The company could be paving its way to support advanced artificial intelligence algorithms, such as modern super resolution technologies with their upcoming RDNA3 architecture. AMDGPU is a backend for AMD GPUs for LLVM compiler library, updated by AMD employees themselves. Some users follow these patches very closely, which oftentimes reveal what the new generation of GPUs might bring to the table.

In this case, Wave Matrix Multiply-Accumulate was added to GFX11 architecture. This is the codename of upcoming RDNA3 consumer gaming GPUs. This instruction will, as the name suggests, operate on matrixes – rectangular arrays of tables containing numbers. This type of data is used heavily by AI/ML algorithms to multiply large sets of numbers.



This is not the first AMD architecture to support matrix operations though. AMD already supports it through its CDNA architecture. An instruction known as MFMA (Matrix-Fused-Multiply-Add) is supported by this compute-oriented architecture. The difference is in the format of matrixes supported and output formats. The code posted for AMDGPU suggests WMMA only supports 16x16x16 matrixes, and it can output FP16 and BF16 data formats.

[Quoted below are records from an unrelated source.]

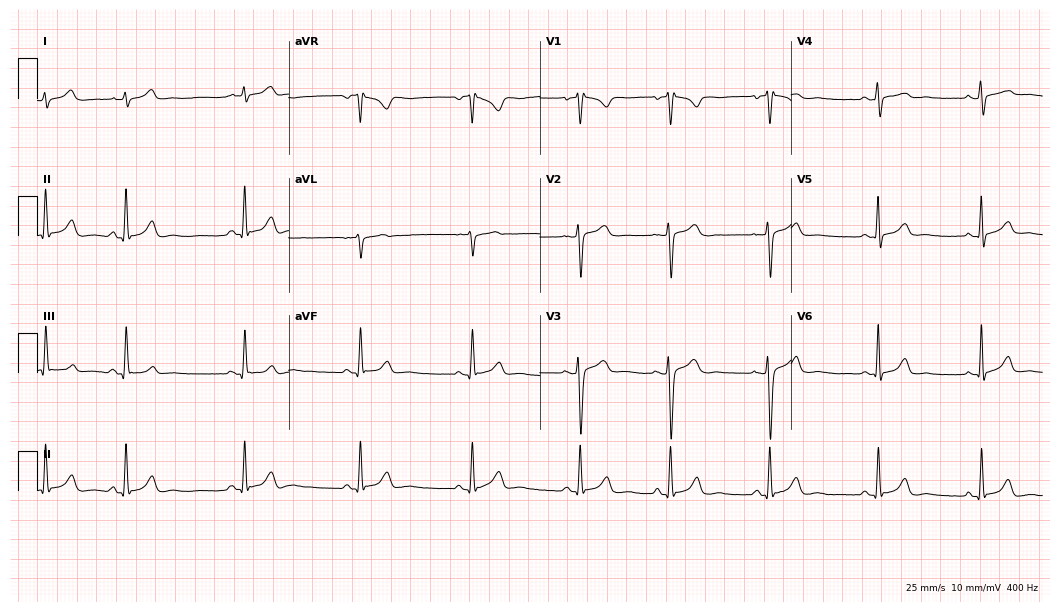
12-lead ECG from a 22-year-old female patient. Labelled as a normal ECG.
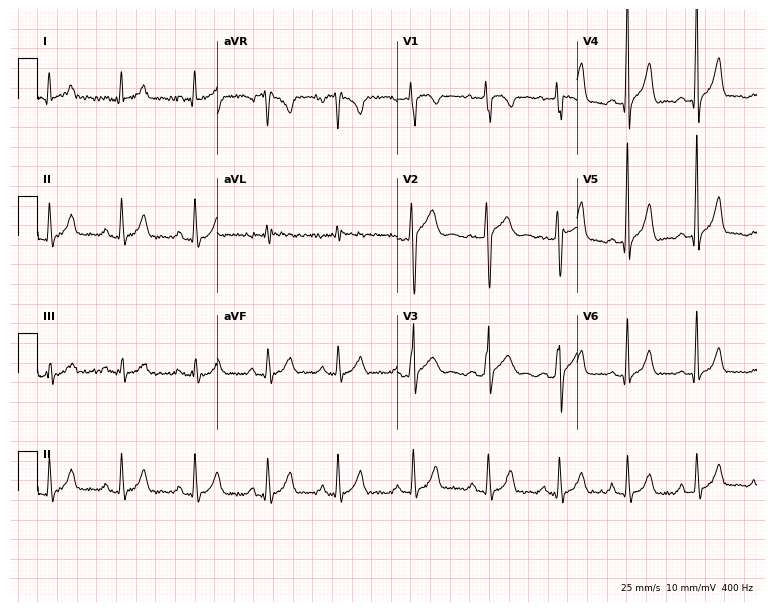
12-lead ECG from a 30-year-old male. No first-degree AV block, right bundle branch block, left bundle branch block, sinus bradycardia, atrial fibrillation or sinus tachycardia recorded for this tracing. Findings outside these six are not listed.
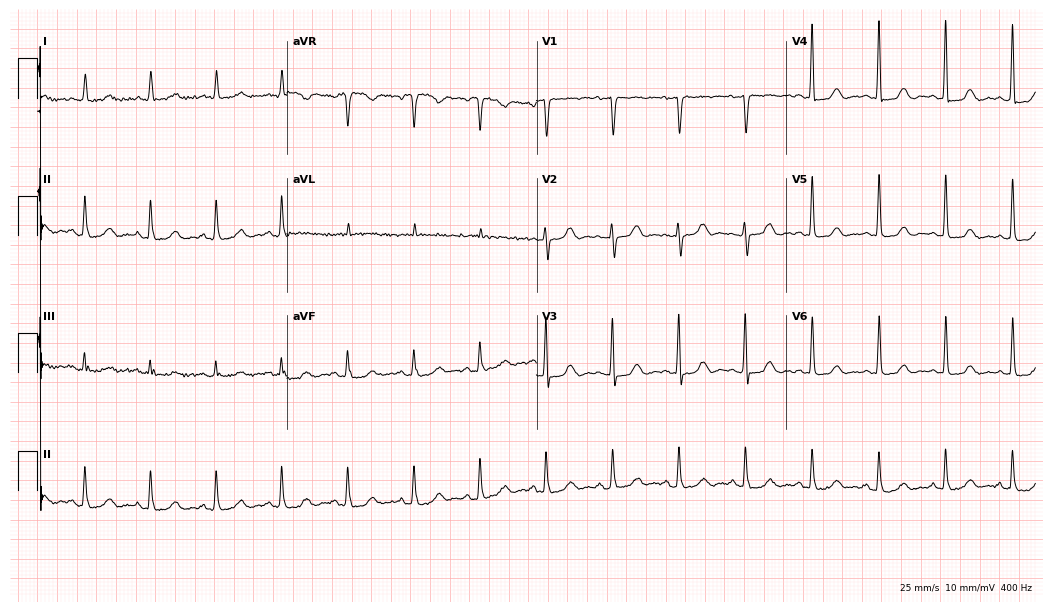
12-lead ECG from a 69-year-old female. Recorded interpretation: within normal limits.
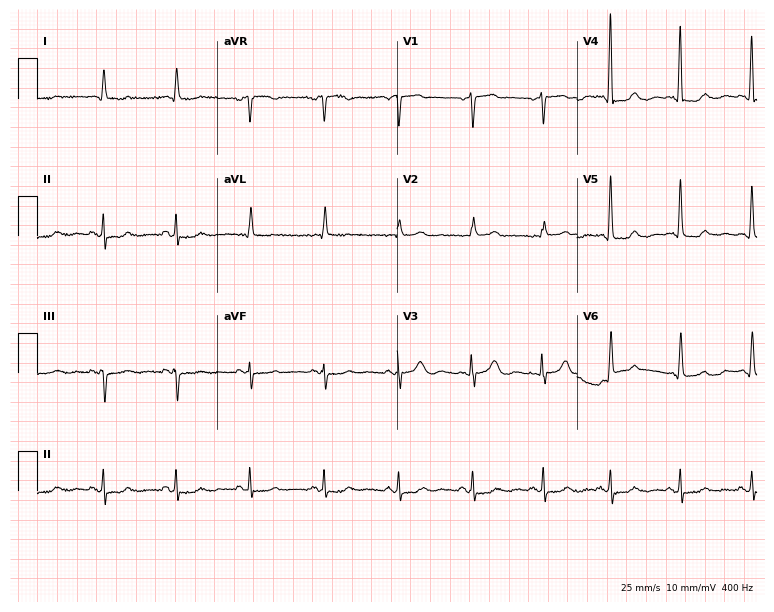
Standard 12-lead ECG recorded from a female patient, 77 years old (7.3-second recording at 400 Hz). Read as a normal ECG.
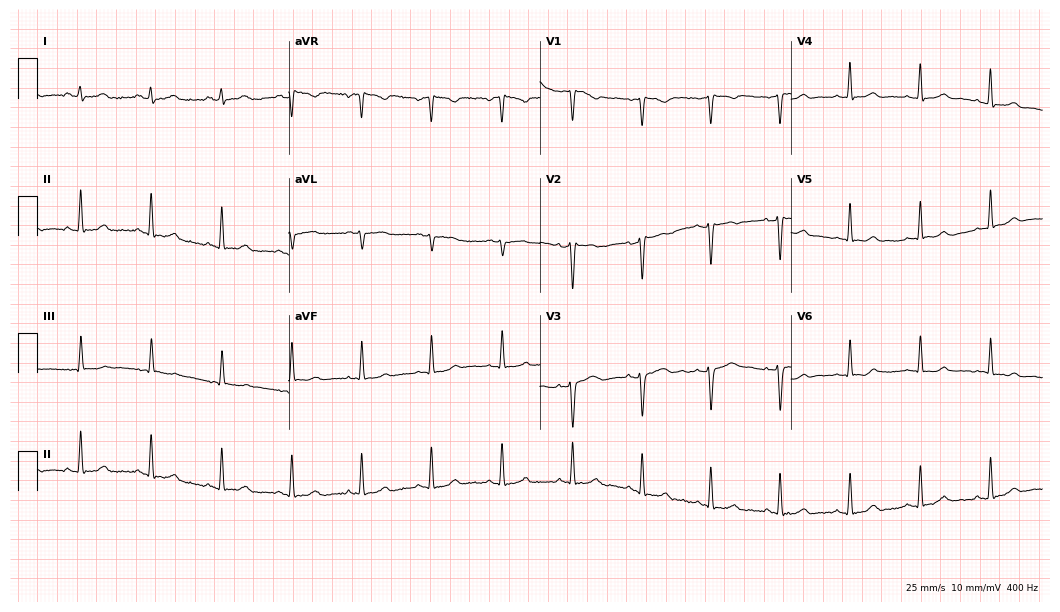
Standard 12-lead ECG recorded from a woman, 40 years old (10.2-second recording at 400 Hz). Read as a normal ECG.
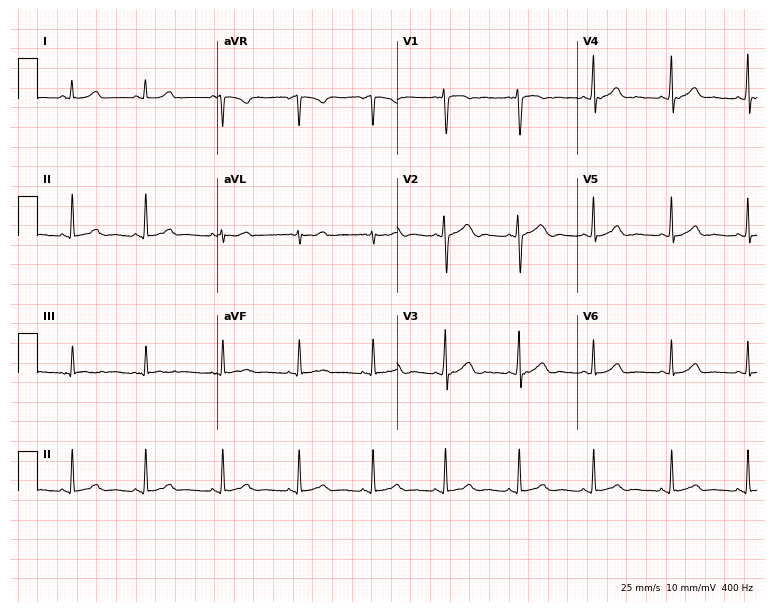
Standard 12-lead ECG recorded from a 25-year-old woman. Read as a normal ECG.
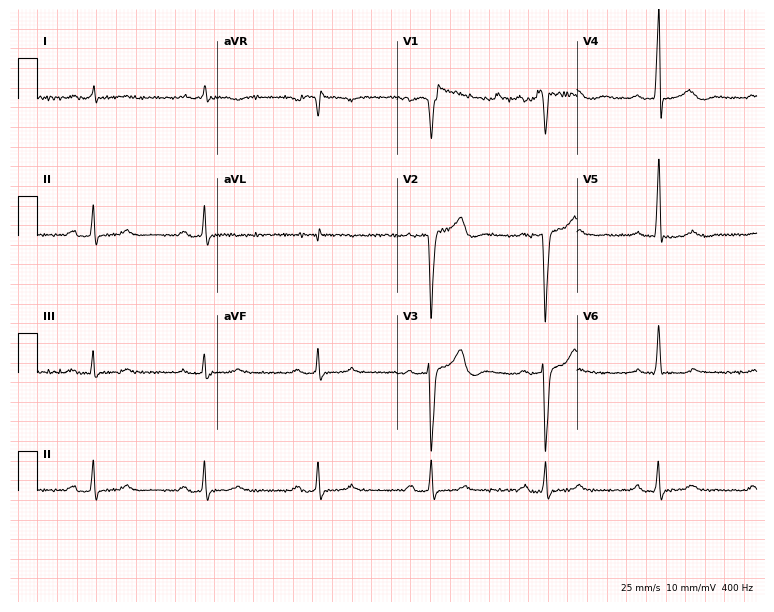
Resting 12-lead electrocardiogram. Patient: a man, 62 years old. The tracing shows first-degree AV block.
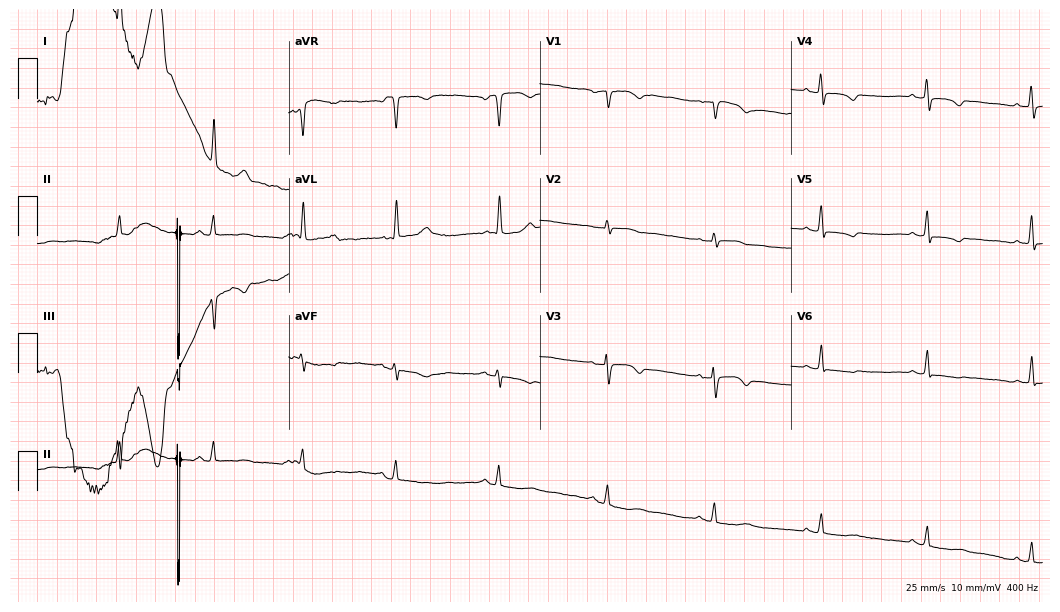
Resting 12-lead electrocardiogram. Patient: a female, 69 years old. None of these six findings is recorded: first-degree AV block, right bundle branch block, left bundle branch block, sinus bradycardia, atrial fibrillation, sinus tachycardia.
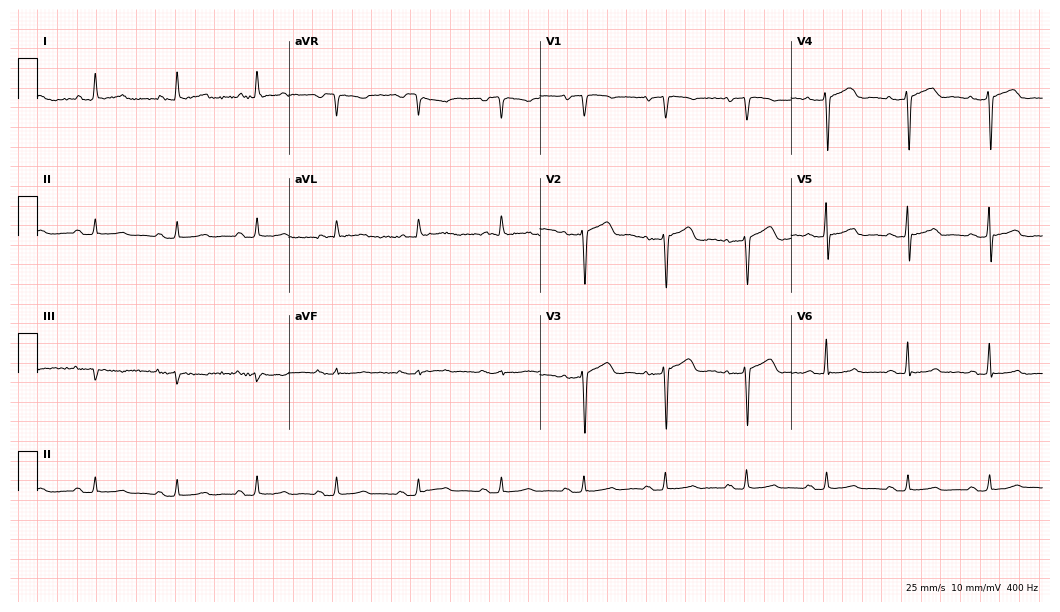
Electrocardiogram (10.2-second recording at 400 Hz), a female patient, 70 years old. Of the six screened findings (first-degree AV block, right bundle branch block, left bundle branch block, sinus bradycardia, atrial fibrillation, sinus tachycardia), none is recorded. Other findings, if any, are not listed.
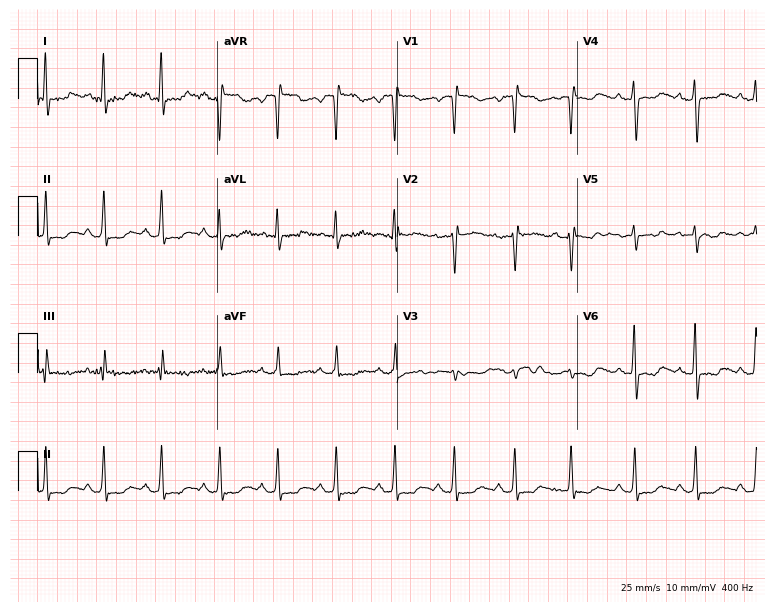
Standard 12-lead ECG recorded from a female patient, 33 years old. None of these six findings is recorded: first-degree AV block, right bundle branch block, left bundle branch block, sinus bradycardia, atrial fibrillation, sinus tachycardia. Findings outside these six are not listed.
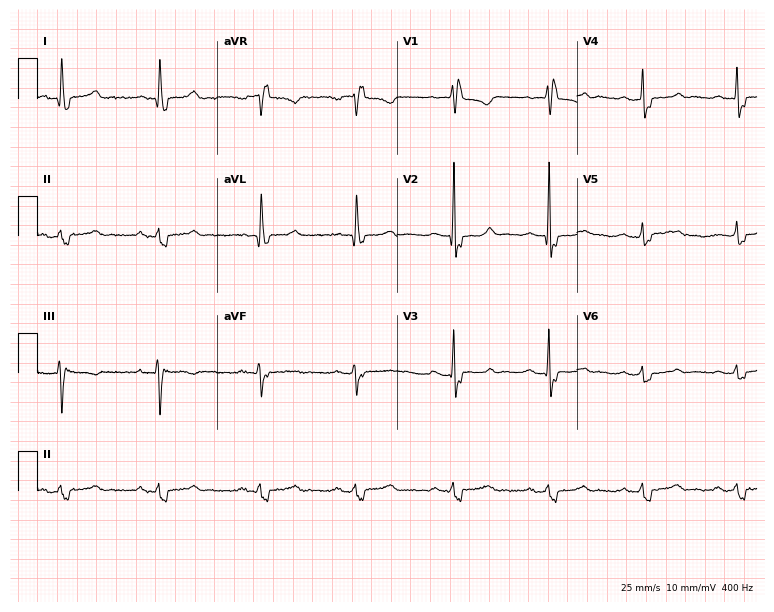
Electrocardiogram (7.3-second recording at 400 Hz), a male patient, 55 years old. Interpretation includes right bundle branch block (RBBB).
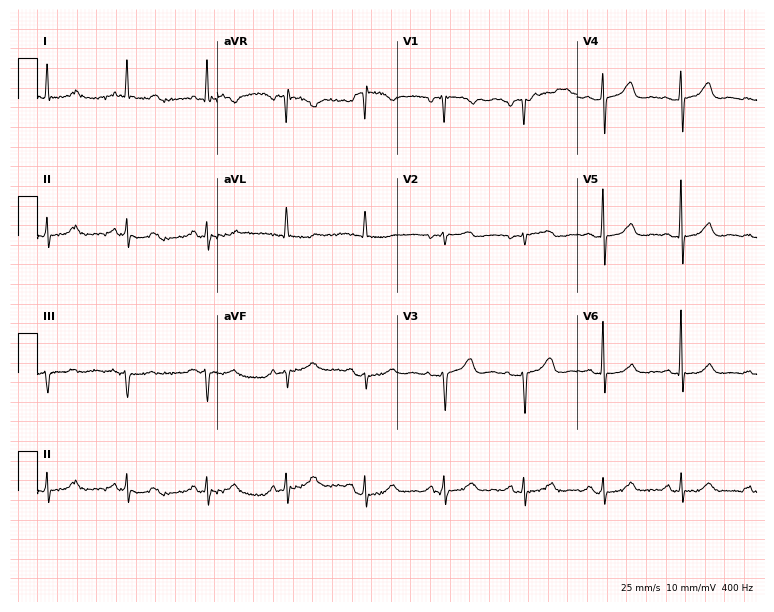
ECG (7.3-second recording at 400 Hz) — a woman, 74 years old. Screened for six findings — first-degree AV block, right bundle branch block, left bundle branch block, sinus bradycardia, atrial fibrillation, sinus tachycardia — none is recorded.
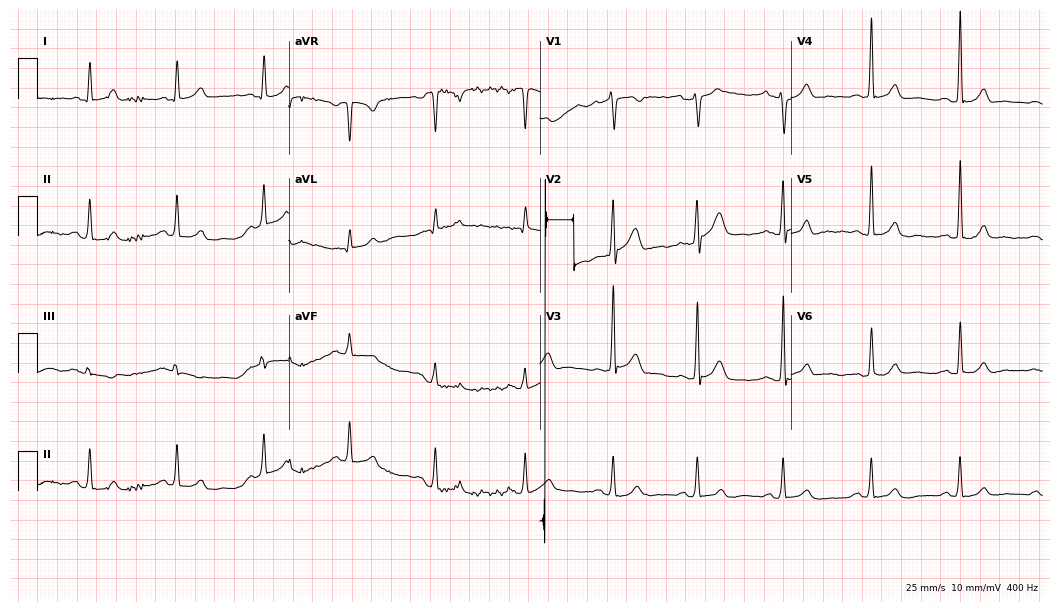
ECG — a 42-year-old male patient. Screened for six findings — first-degree AV block, right bundle branch block, left bundle branch block, sinus bradycardia, atrial fibrillation, sinus tachycardia — none is recorded. Other findings, if any, are not listed.

// WMMA (Wave Matrix Multiply-Accumulate) intrinsics
//
// These operations perform a matrix multiplication and accumulation of
// the form: D = A * B + C .
AMD WMMA could be considered a response to Tensor Core, which has been present on NVIDIA GPUs since Volta architecture. NVIDIA has commercialized this advanced instruction to boost NVIDIA DLSS AI-based super resolution technology. Intel also have their own XMX/DPAS instructions operating on matrixes that can boost yet unreleased XeSS technology.

Would this suggest AMD is preparing their own super-resolution technology boosted by AI algorithms? If yes, then AMD WMMA should be compatible with NVIDIA Tensor core, because otherwise it would just become another proprietary technology only supported by AMD’s own GPUs.

Some people were concerned about whether RDNA3 would support hardware dedicated to machine learning, but it seems that they do.
 
Last edited:

Diogodx

Neo Member
Some people were concerned about whether RDNA3 would support hardware dedicated to machine learning, but it seems that they do.
It does not necessary means that RDN3 will have dedicated hardware for that. The patch only means that it will support those instructions. They still could be doing that on the shaders.